**THE INPUT:**
-- Opening Marker --

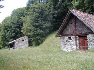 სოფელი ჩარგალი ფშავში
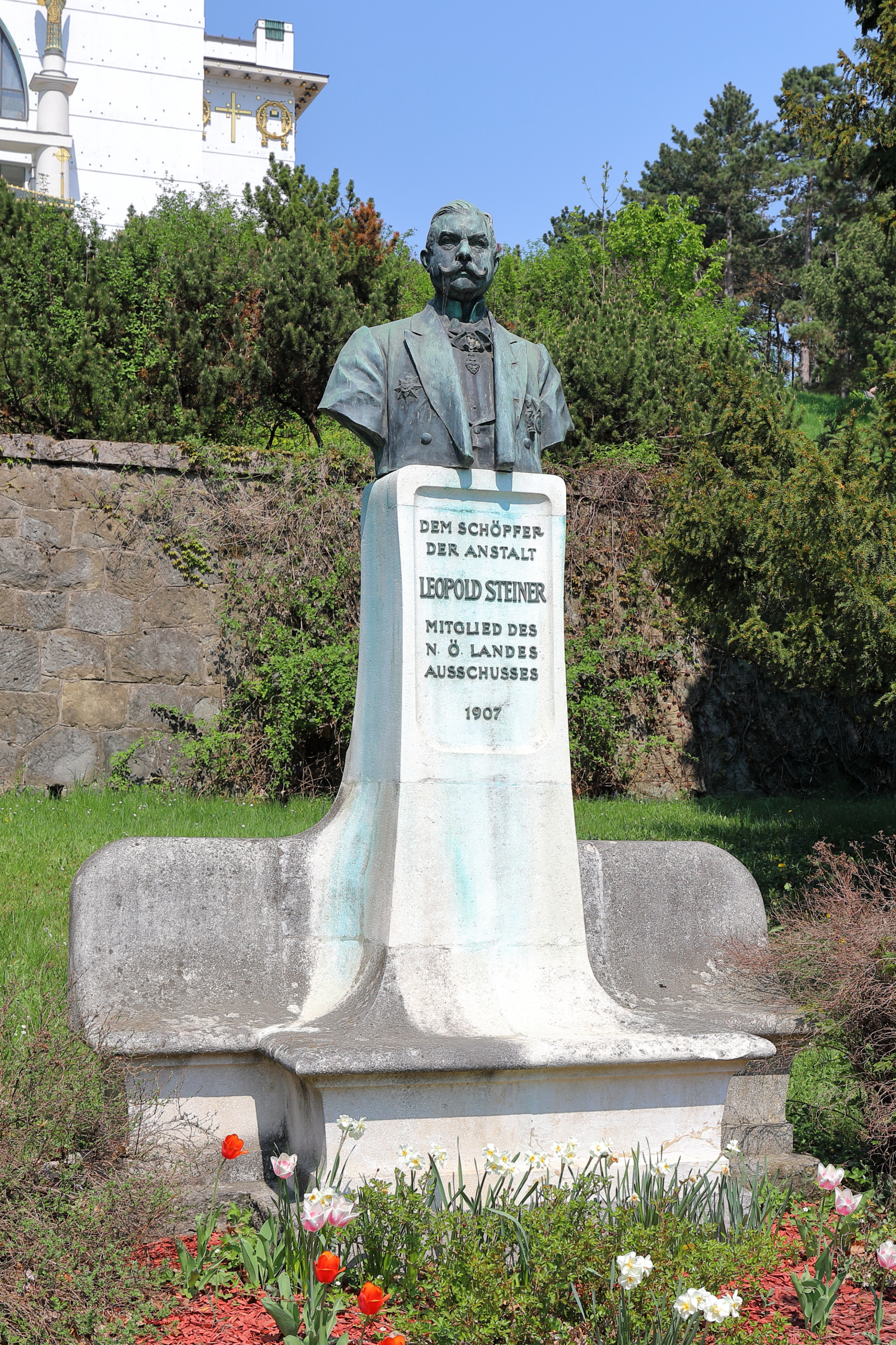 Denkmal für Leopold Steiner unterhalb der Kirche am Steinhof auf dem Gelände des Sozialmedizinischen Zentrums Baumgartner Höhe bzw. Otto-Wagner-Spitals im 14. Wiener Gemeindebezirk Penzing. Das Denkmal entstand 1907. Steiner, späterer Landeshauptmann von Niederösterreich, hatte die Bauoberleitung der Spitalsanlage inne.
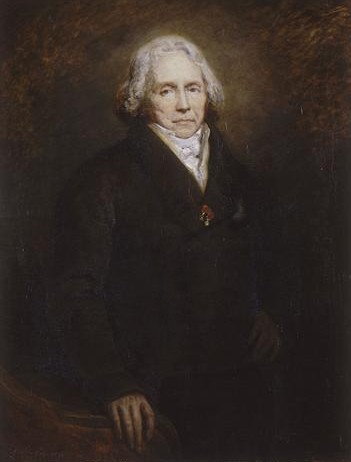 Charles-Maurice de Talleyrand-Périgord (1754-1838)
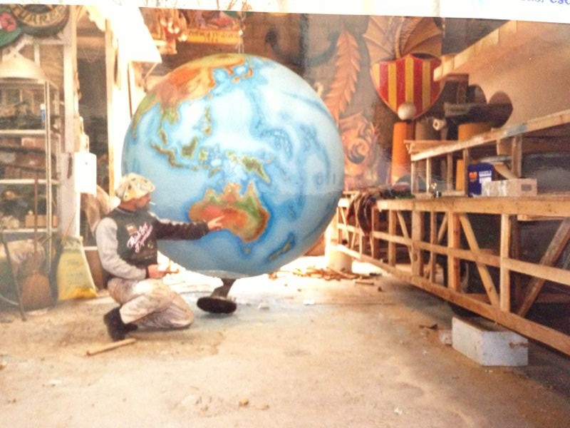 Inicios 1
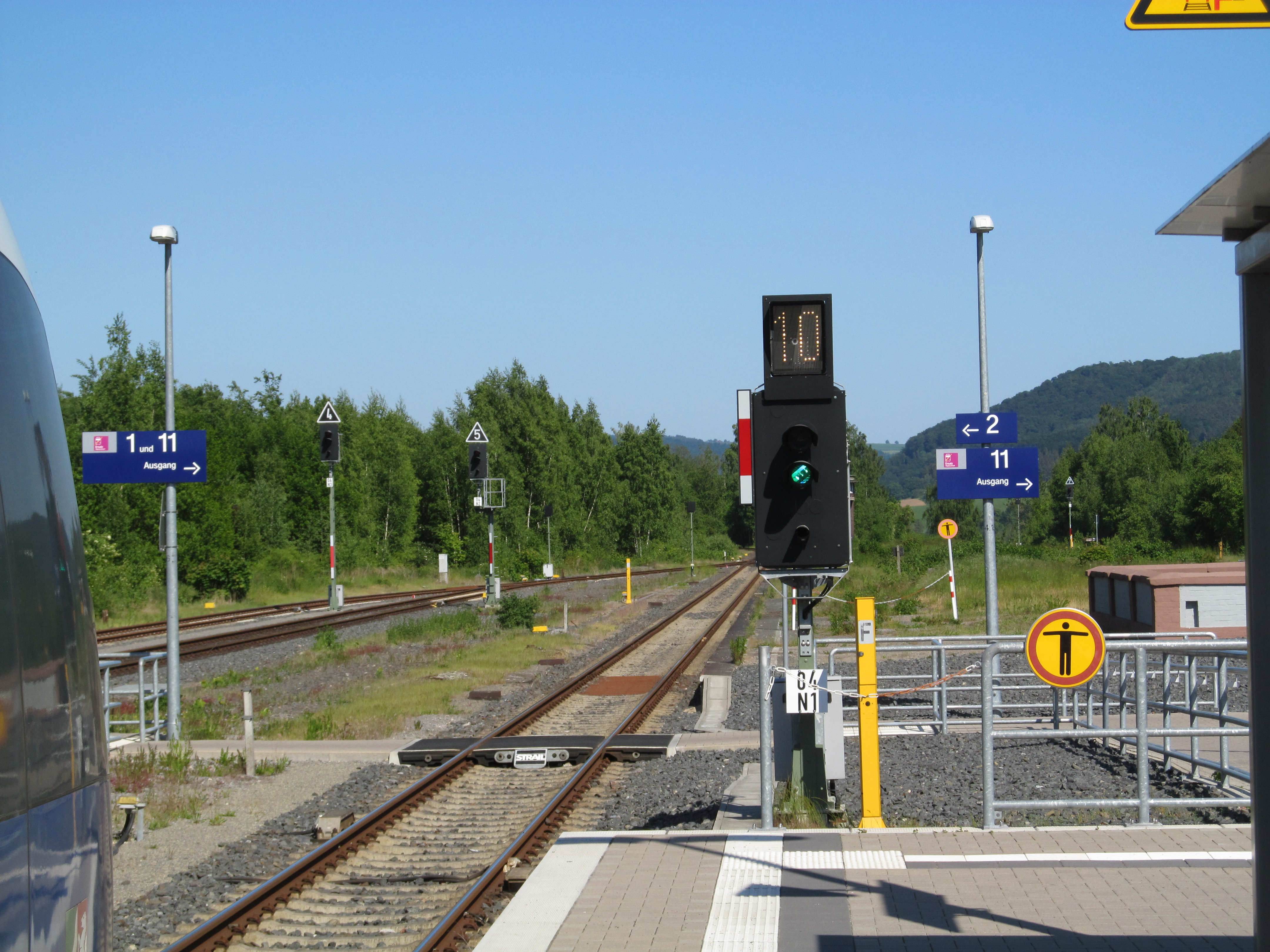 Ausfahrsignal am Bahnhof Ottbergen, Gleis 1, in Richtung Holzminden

-- Closing Marker --

With the pictures left out, copy exactly the lines from the line holding "Charles-Maurice de Talleyrand-Périgord" through the final line of the records, including both.

**RESPONSE BELOW:**
 Charles-Maurice de Talleyrand-Périgord (1754-1838)
 Inicios 1
 Ausfahrsignal am Bahnhof Ottbergen, Gleis 1, in Richtung Holzminden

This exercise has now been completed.